* INFORMATION SHOWN
_ _ _ _ _ _ _
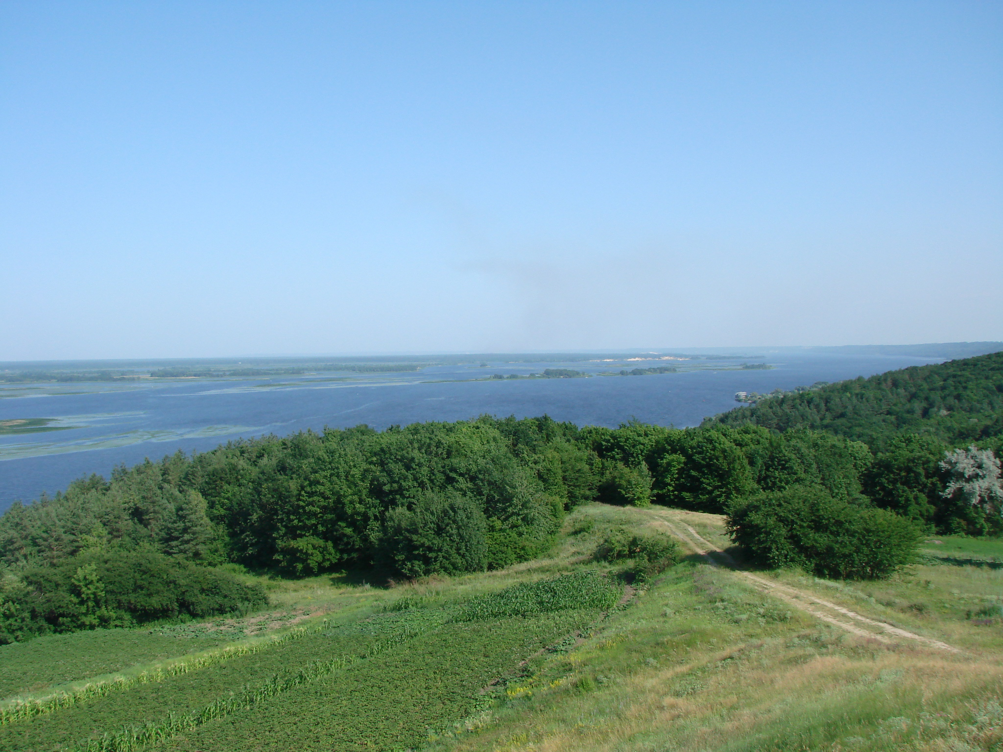 Дніпро біля села Витачів: Дніпро біля села Витачів
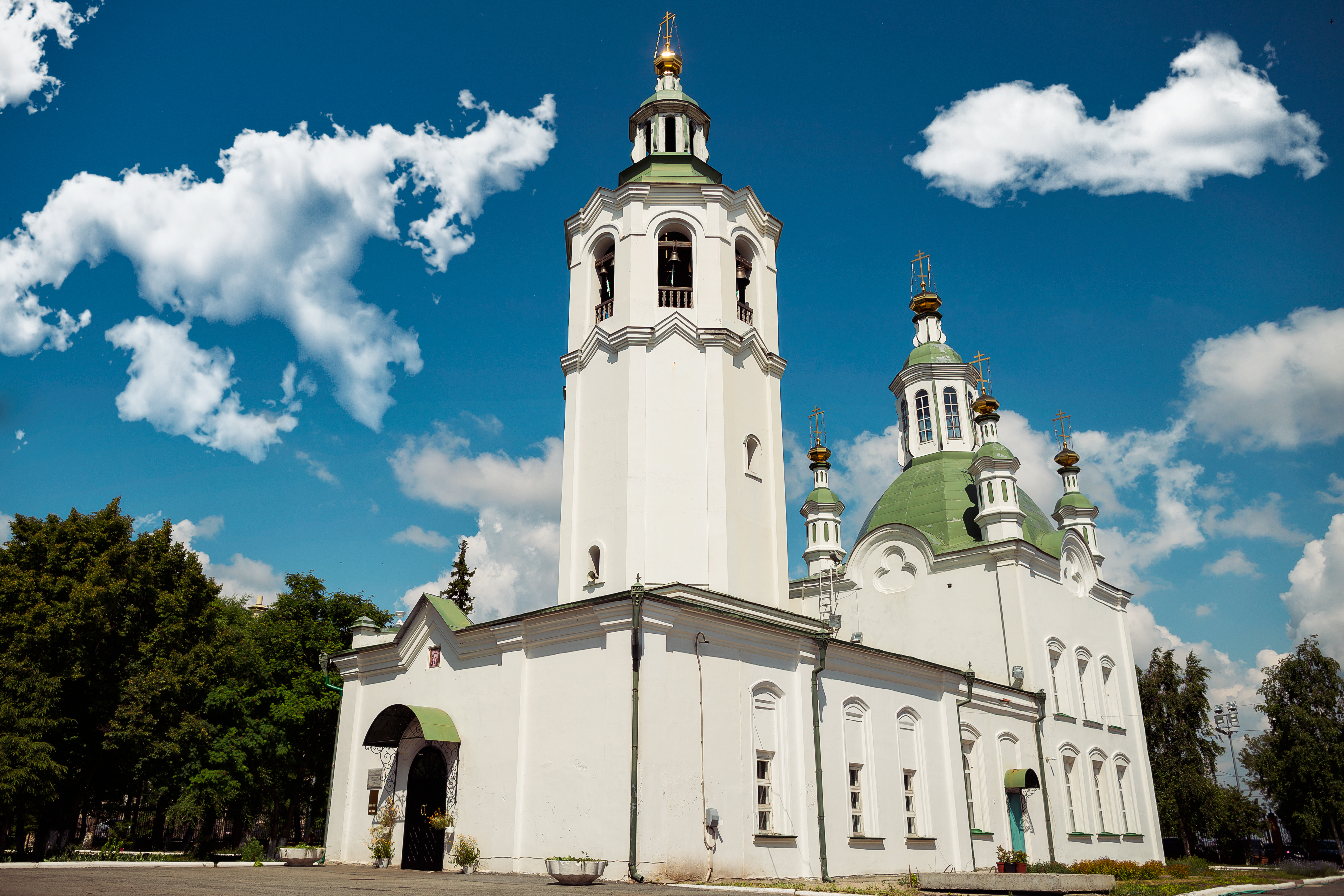 Никольская (Крестовоздвиженская) церковь (Тюменская область, Тюмень, Луначарского улица, 1)
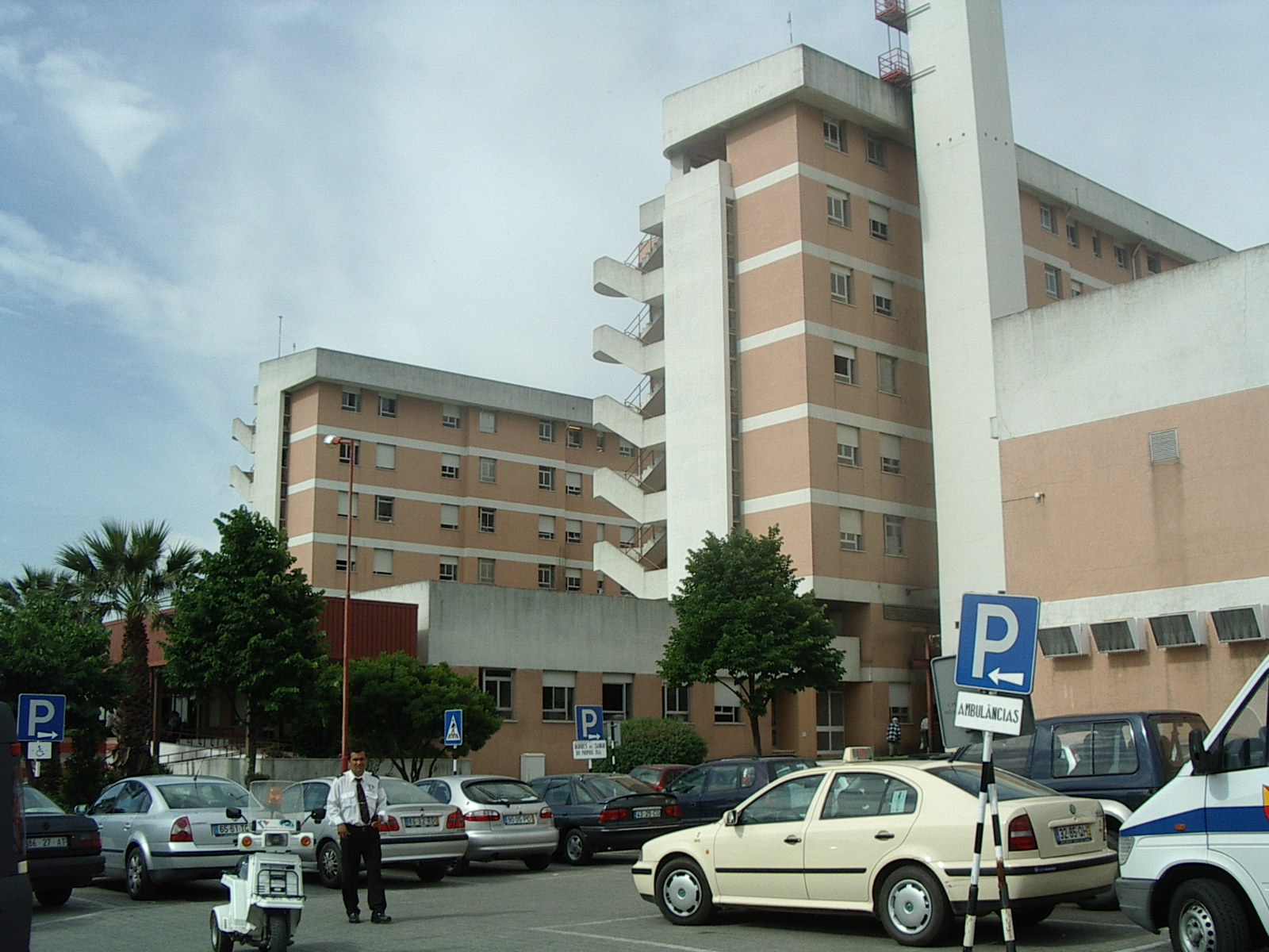 Aspeto do Hospital Garcia de Orta, Almada
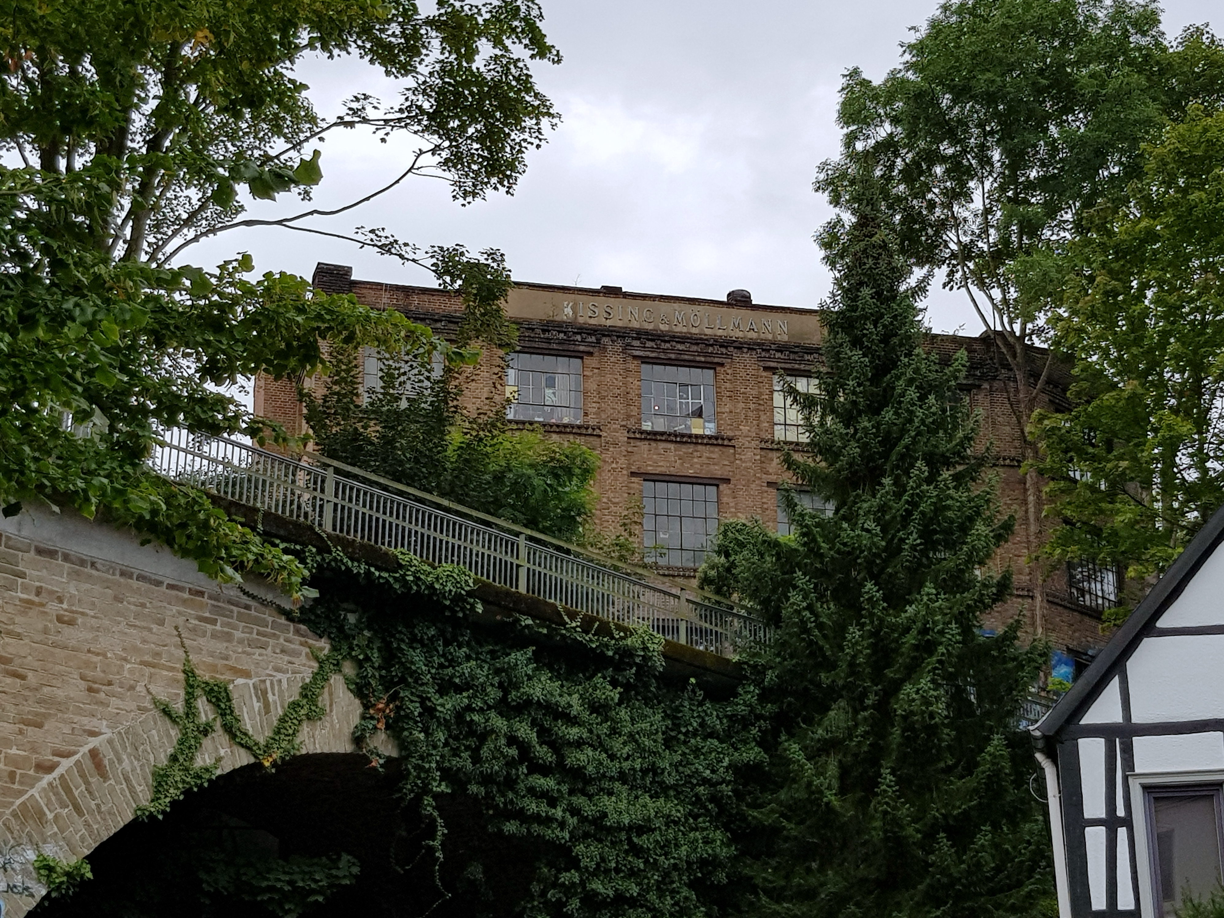 Denkmalgeschütztes Industriegebäude des ehemaliges Unternehmens Kissing & Möllmann in Iserlohn, Obere Mühle 28, am Tag des offenen Denkmals 2019. This image shows a heritage building in Germany, located in the North Rhine-Westphalian city Iserlohn (no. 106).
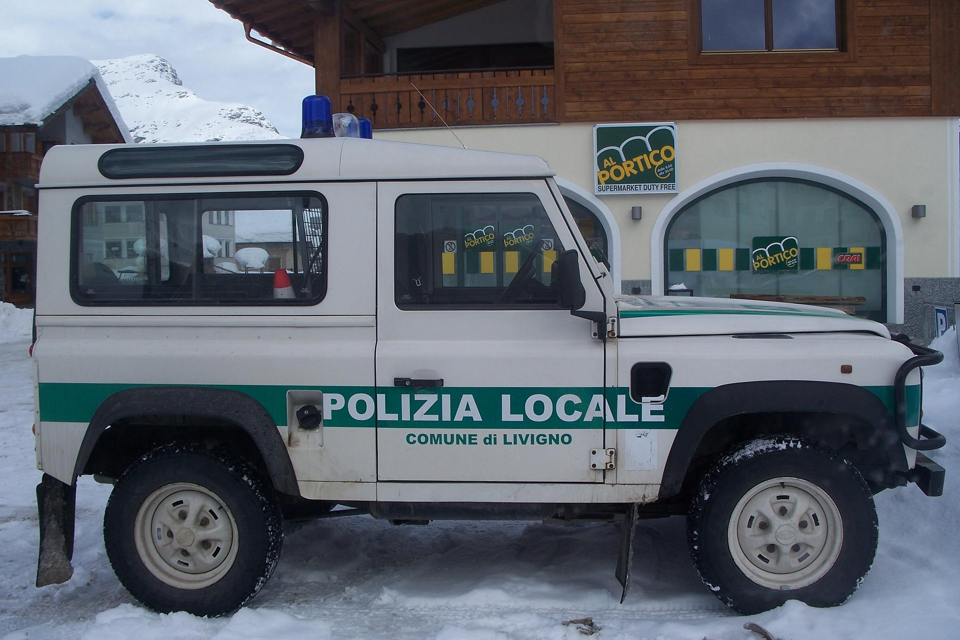 Livinjo policijos ekipažas
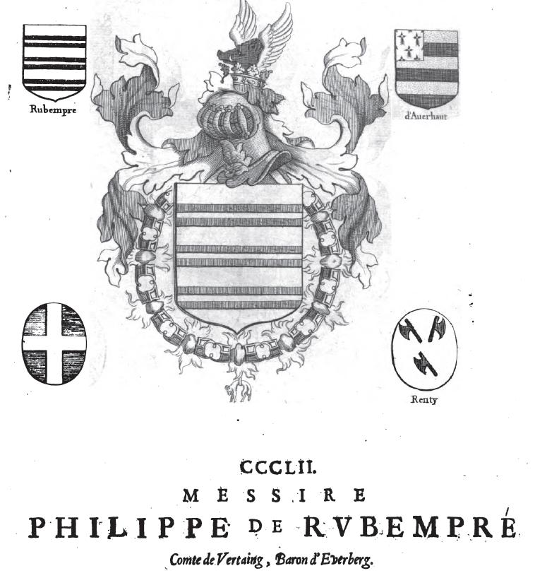 Philippe de Rubempré - blasons
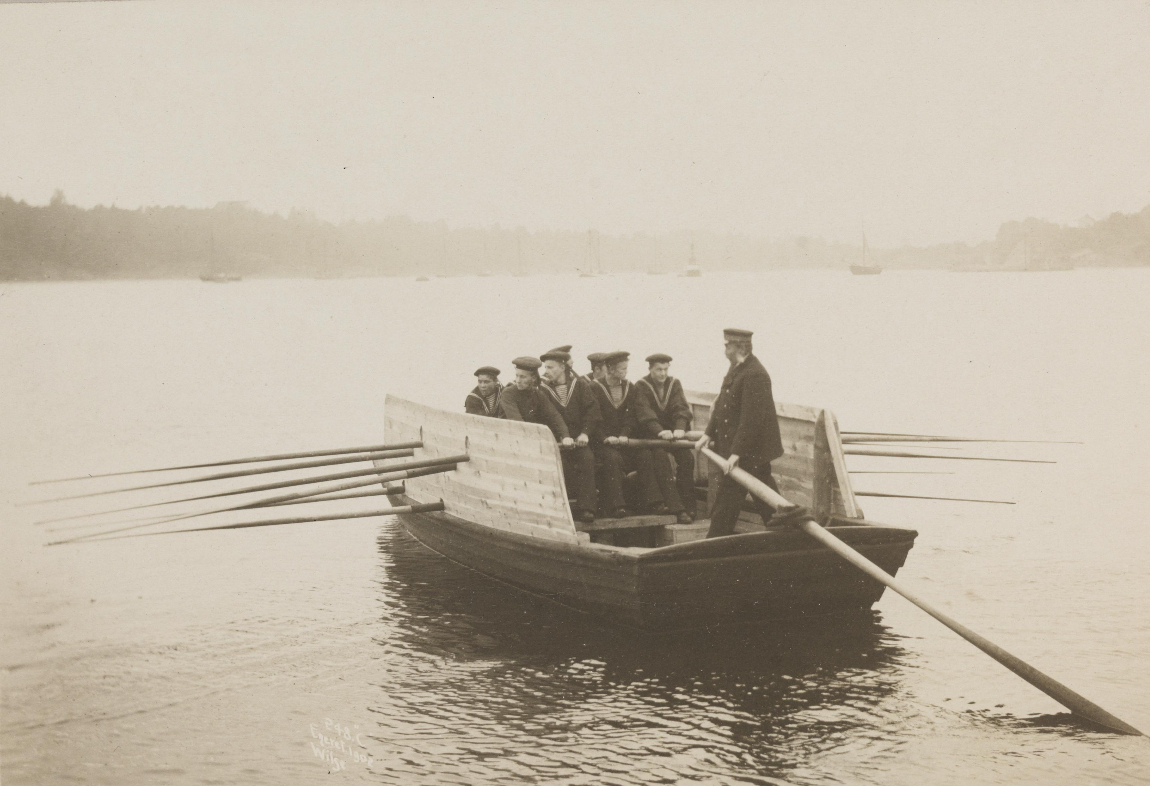 Bildet er hentet fra Nasjonalbibliotekets bildesamling. Anmerkninger til bildet var: Tittel hentet fra påskrift på komponentnr 1, samt fotografens egen nummerering
_ _ _ _ _ _ _
* EXERCISE
Restate the preceding entries in full, word for word, with the pictures removed.

* WRITTEN ANSWER
 Дніпро біля села Витачів: Дніпро біля села Витачів
 Никольская (Крестовоздвиженская) церковь (Тюменская область, Тюмень, Луначарского улица, 1)
 Aspeto do Hospital Garcia de Orta, Almada
 Denkmalgeschütztes Industriegebäude des ehemaliges Unternehmens Kissing & Möllmann in Iserlohn, Obere Mühle 28, am Tag des offenen Denkmals 2019. This image shows a heritage building in Germany, located in the North Rhine-Westphalian city Iserlohn (no. 106).
 Livinjo policijos ekipažas
 Philippe de Rubempré - blasons
 Bildet er hentet fra Nasjonalbibliotekets bildesamling. Anmerkninger til bildet var: Tittel hentet fra påskrift på komponentnr 1, samt fotografens egen nummerering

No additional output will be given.